Domain-Adaptive Pretraining on CT-3M
To bridge the domain gap, MedDINOv3 is pretrained on CT-3M, a large-scale, heterogeneous collection of axial CT slices from 16 datasets, covering over 100 anatomical structures. The pretraining follows a three-stage DINOv3 recipe:
- Stage 1: DINOv2-style self-distillation and patch-level latent reconstruction, enforcing global-local crop invariance and learning local patch correspondence.
- Stage 2: Gram anchoring, regularizing the Gram matrix of patch features to prevent collapse and maintain patch-level consistency. The Gram teacher operates on higher-resolution crops, and its feature maps are downsampled to match the student.
- Stage 3: High-resolution adaptation, mixing global and local crops of various resolutions and retaining gram anchoring to stabilize patch similarity structures.
Ablation studies reveal that stage 1 pretraining provides the most significant boost in segmentation performance, while gram anchoring (stage 2) yields only marginal gains, likely due to minimal patch degradation observed during stage 1. High-resolution adaptation (stage 3) further improves dense feature quality and segmentation accuracy.
Figure 2: Overall framework of MedDINOv3, illustrating the three-stage pretraining pipeline and finetuning for segmentation.
Figure 3: High-resolution dense features of MedDINOv3, visualized via cosine similarity maps between reference and all other patches.
Figure 4: Evolution of cosine similarity between reference patch and all other patches, showing no severe patch degradation in stage 1.
Experimental Results and Comparative Analysis
MedDINOv3 is evaluated on four public benchmarks: AMOS22, BTCV, KiTS23, and LiTS, encompassing both organ-at-risk and tumor segmentation tasks across CT and MRI modalities. The model is compared against strong CNN (nnU-Net) and transformer (SegFormer, DINO U-Net) baselines. MedDINOv3 consistently outperforms nnU-Net in organ segmentation (+2.57% DSC on AMOS22, +5.49% DSC on BTCV) and achieves competitive results in tumor segmentation (70.68% DSC on KiTS23, 75.28% DSC on LiTS). SegFormer and DINO U-Net lag behind, underscoring the importance of domain-adaptive pretraining and architectural refinements.
The ablation paper confirms that DINOv2-style pretraining and high-resolution adaptation are the primary contributors to performance gains, while gram anchoring is optional in this setting. MedDINOv3 maintains strong boundary accuracy (NSD) for organ segmentation and matches CNN performance on tumor datasets.
Implications and Future Directions
MedDINOv3 demonstrates that simple ViT-based architectures, when paired with targeted domain-adaptive pretraining, can close the performance gap with, and in some cases surpass, specialized CNNs in medical image segmentation. The findings suggest that the weak locality bias of ViTs can be mitigated through multi-scale token aggregation and high-resolution training. The marginal utility of gram anchoring in this context indicates that patch-level consistency is largely preserved with DINOv2-style objectives on large-scale medical data.
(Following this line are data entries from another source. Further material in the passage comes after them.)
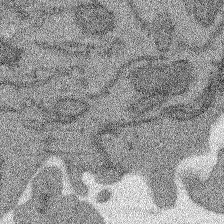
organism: Human
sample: HeLa cells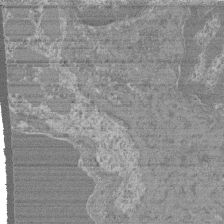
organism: Mouse
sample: Glomerulus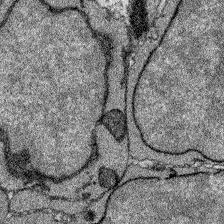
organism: Zebrafish
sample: Larval olfactory bulb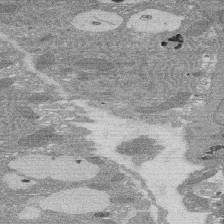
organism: Rat
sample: Salivary granule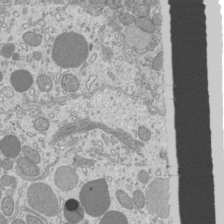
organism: Mouse
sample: Cilia; mouse epididymis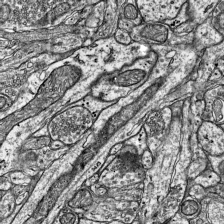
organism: Mouse
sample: Visual Cortex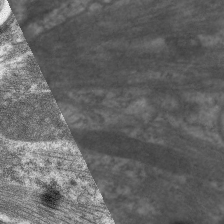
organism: C. elegans
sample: Pharynx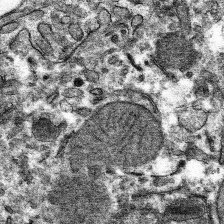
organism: Mouse
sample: Mouse hepatocytes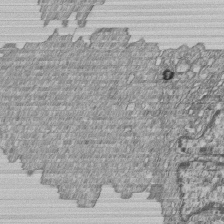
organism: Human
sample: MDA-MB-231 cells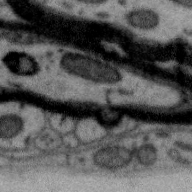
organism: Zebra finch
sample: Brain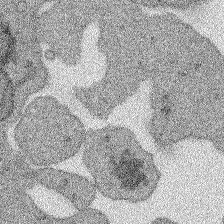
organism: Human
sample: HeLa cells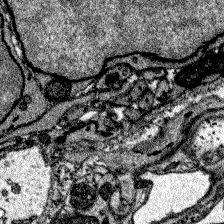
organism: Zebrafish
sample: Larval olfactory bulb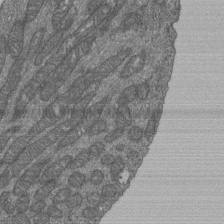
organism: Human
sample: Retinal organoid Rod and Cone cells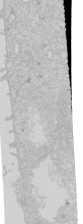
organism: Human
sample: Caco-2 cells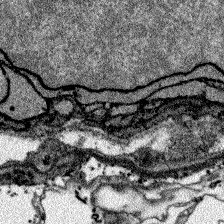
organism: Zebrafish
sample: Larval olfactory bulb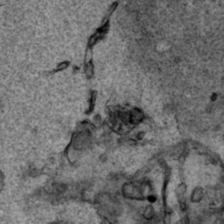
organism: Human
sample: Mitochondria in HCT116 cells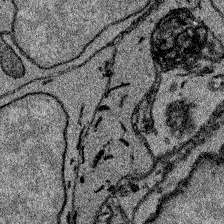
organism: Zebrafish
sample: Larval olfactory bulb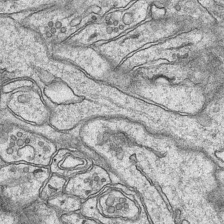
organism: Mouse
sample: CA1 Hippocampus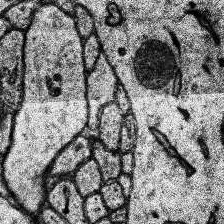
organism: Human
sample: Temporal Lobe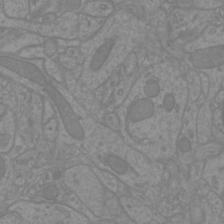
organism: Mouse
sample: Cortical neurons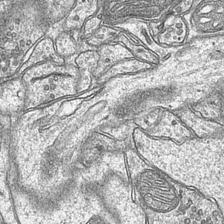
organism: Mouse
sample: CA1 Hippocampus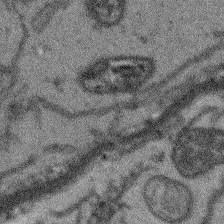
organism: Arabidopsis thaliana
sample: Root tip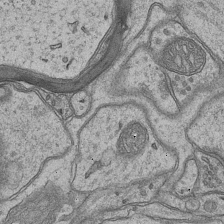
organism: Mouse
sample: CA1 Hippocampus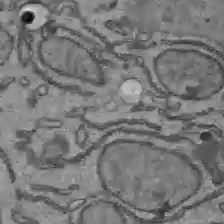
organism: C57BL Mouse
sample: Liver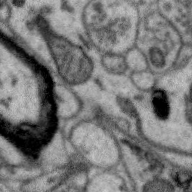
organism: Zebra finch
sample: Brain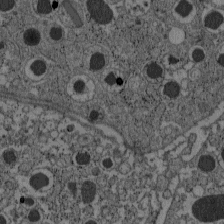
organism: C57BL Mouse
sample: Pancreatic islet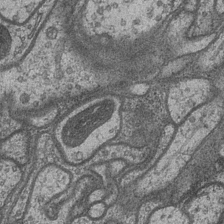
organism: Drosophila
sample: Optic medulla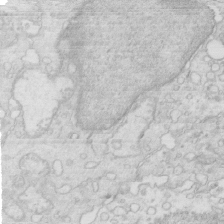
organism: Mouse
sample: Multiciliated cells

Practically, MedDINOv3 offers a unified, scalable backbone for diverse medical segmentation tasks, reducing the need for highly specialized architectures. The approach is extensible to other modalities (e.g., MRI, ultrasound) and tasks (e.g., detection, registration) with appropriate domain-adaptive pretraining. Future work may explore further architectural simplification, integration with multimodal foundation models, and efficient adaptation strategies for low-resource settings.
Conclusion
MedDINOv3 provides a robust framework for adapting vision foundation models to medical image segmentation, combining architectural refinements and domain-adaptive pretraining. The model achieves state-of-the-art performance on multiple benchmarks, demonstrating that ViT-based backbones, when properly adapted, are competitive with or superior to established CNNs. The work highlights the importance of large-scale, heterogeneous medical datasets and systematic pretraining strategies in transferring foundation model capabilities to radiology. MedDINOv3 sets a precedent for future research in unified, generalizable medical vision models.